| c4アンチセンスRNA | |
|---|---|
C4アンチセンスRNAの保存された二次構造 | |
| 識別子 | |
| シンボル | c4 |
| Rfam | RF01695 |
| その他のデータ | |
| RNA型 | アンチセンス |
| ドメイン | バクテリオファージ |
| PDB構造 | PDBe |

C4アンチセンスRNAは、細菌に感染する特定のファージが用いる非コードRNAである。大腸菌のP1ファージとP7ファージで初めて同定された。[ 2 ] C4アンチセンスRNAの同定により、抗リプレッサーである ant遺伝子 の制御機構の謎が解明された。
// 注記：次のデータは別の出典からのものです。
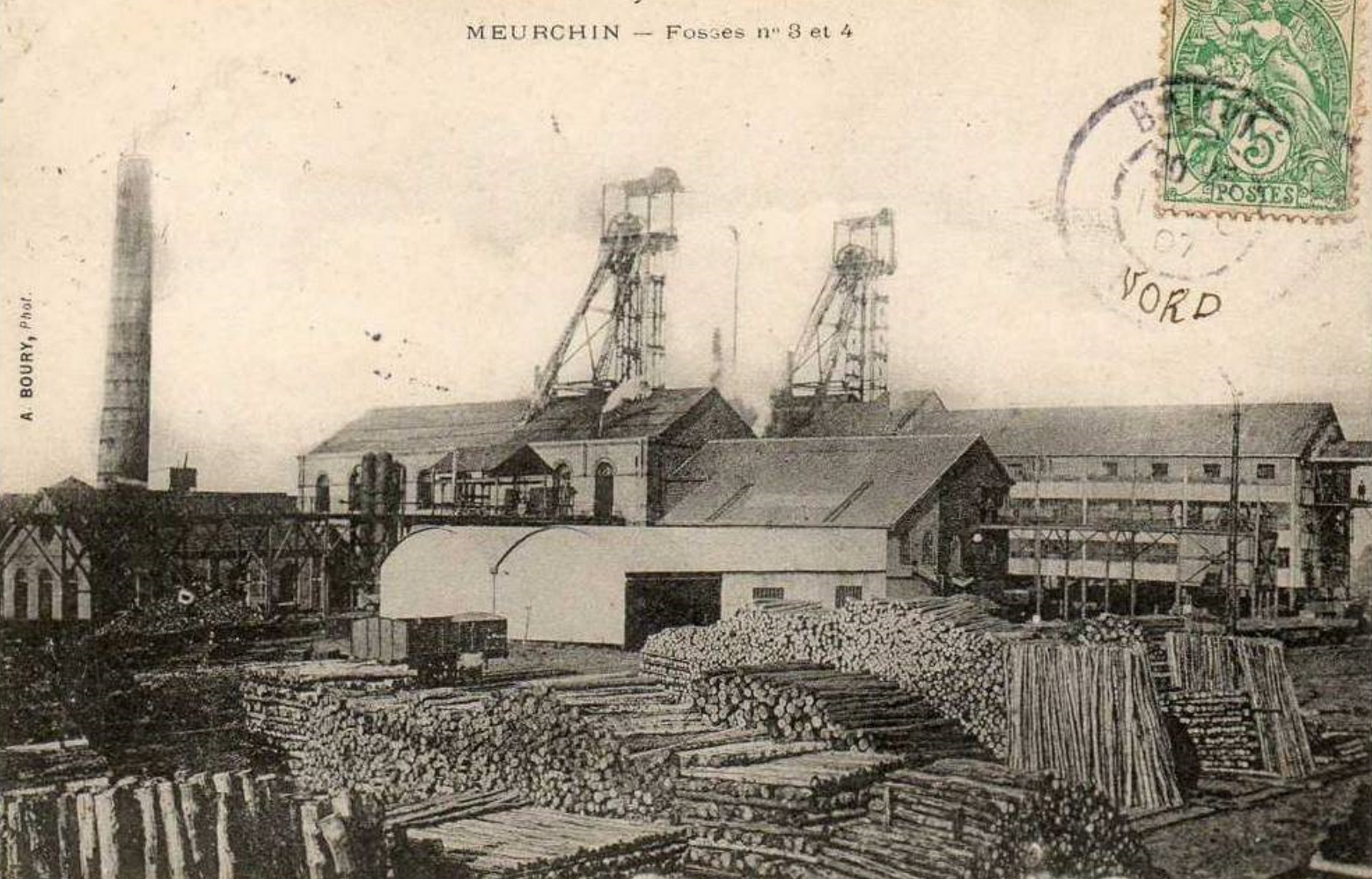 La Fosse n° 3 - 4 de la Compagnie des mines de Meurchin était un charbonnage constitué de deux puits situé à Wingles, Pas-de-Calais, Nord-Pas-de-Calais, France.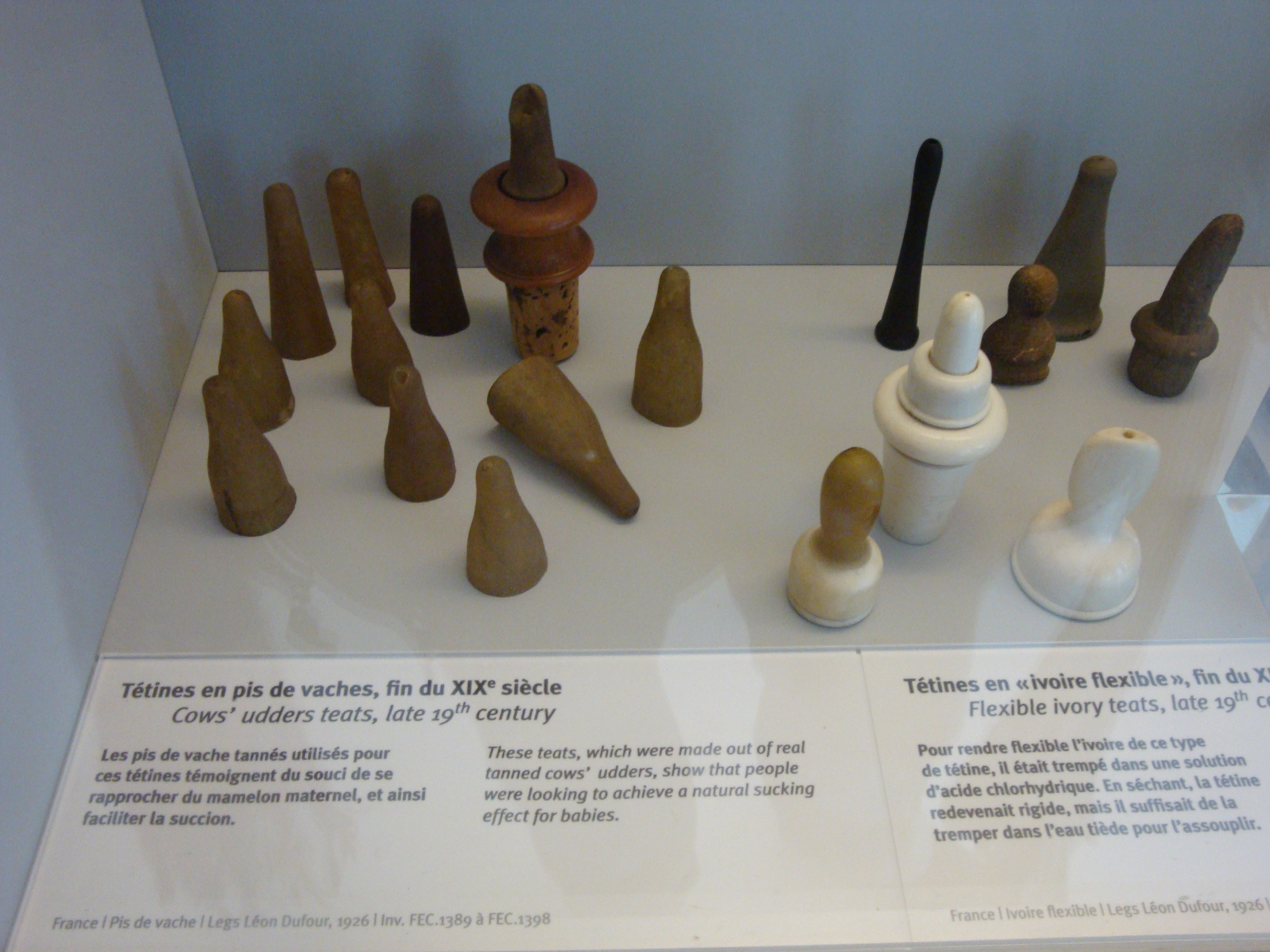 Collection de tétines en pie de vache - Musée des Pêcheries de Fécamp - La Goutte de lait de Léon Dufour

c4アンチセンスRNAには、標的に対して相補的なa'およびb'と呼ばれる2つの領域があります(図を参照)。[ 2 ] c4アンチセンス RNAには、a1、b1、a2、b2と呼ばれる2つの標的があります。a1、b1部位はc4 RNAの上流にあり、a2、b2部位はすぐ下流にあります。ant遺伝子自体はa2、b2標的部位のすぐ下流にあります。c4アンチセンスRNAがa2、b2部位に結合すると、ant遺伝子が抑制されます。[ 2 ] a1、b1部位の機能は不明ですが、c4 RNAへの結合においてa2、b2部位と競合する可能性があることが示唆されています。[ 2 ]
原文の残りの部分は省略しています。